Apart from the pictures, every record here must be copied word for word.
======== MATERIAL PROVIDED ========
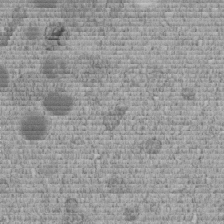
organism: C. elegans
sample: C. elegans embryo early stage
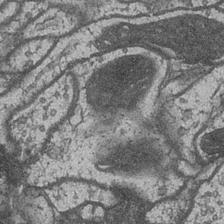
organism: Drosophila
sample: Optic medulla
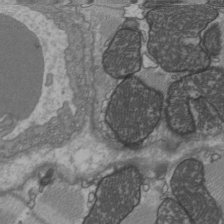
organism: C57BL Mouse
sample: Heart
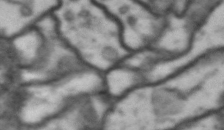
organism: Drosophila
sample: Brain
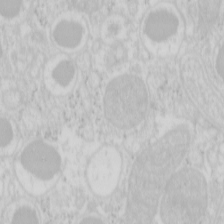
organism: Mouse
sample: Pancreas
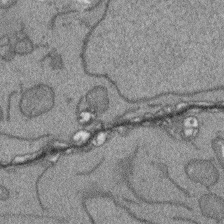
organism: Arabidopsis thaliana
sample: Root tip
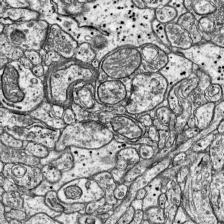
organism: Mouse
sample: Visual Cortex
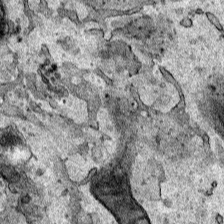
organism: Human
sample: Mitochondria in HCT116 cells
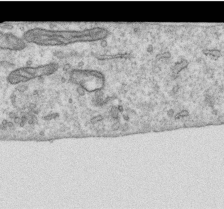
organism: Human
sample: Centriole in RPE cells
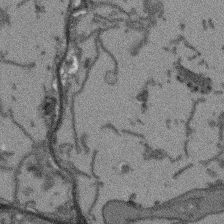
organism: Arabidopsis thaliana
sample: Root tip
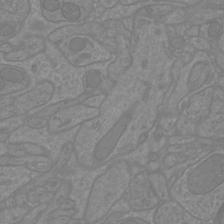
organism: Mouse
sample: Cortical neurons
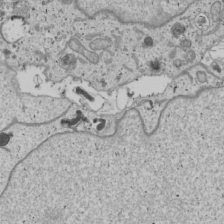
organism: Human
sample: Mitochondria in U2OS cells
========
RESPONSE BELOW:
organism: C. elegans
sample: C. elegans embryo early stage
organism: Drosophila
sample: Optic medulla
organism: C57BL Mouse
sample: Heart
organism: Drosophila
sample: Brain
organism: Mouse
sample: Pancreas
organism: Arabidopsis thaliana
sample: Root tip
organism: Mouse
sample: Visual Cortex
organism: Human
sample: Mitochondria in HCT116 cells
organism: Human
sample: Centriole in RPE cells
organism: Arabidopsis thaliana
sample: Root tip
organism: Mouse
sample: Cortical neurons
organism: Human
sample: Mitochondria in U2OS cells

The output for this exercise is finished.